- [REQUIRED WORK]:
Please give back the listing below word for word and drop any images.

- [DATA TO USE]:

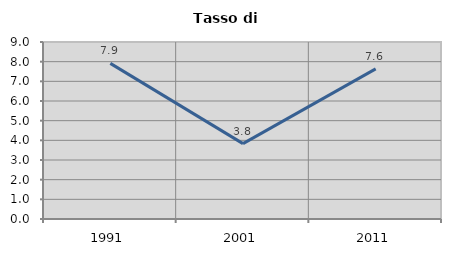
| Category | Tasso di disoccupazione   |
|---|---|
| 1991.0 | 7.914 |
| 2001.0 | 3.832 |
| 2011.0 | 7.636 |

- [ANSWER TO THIS PROBLEM]:
| Category | Tasso di disoccupazione   |
|---|---|
| 1991.0 | 7.914 |
| 2001.0 | 3.832 |
| 2011.0 | 7.636 |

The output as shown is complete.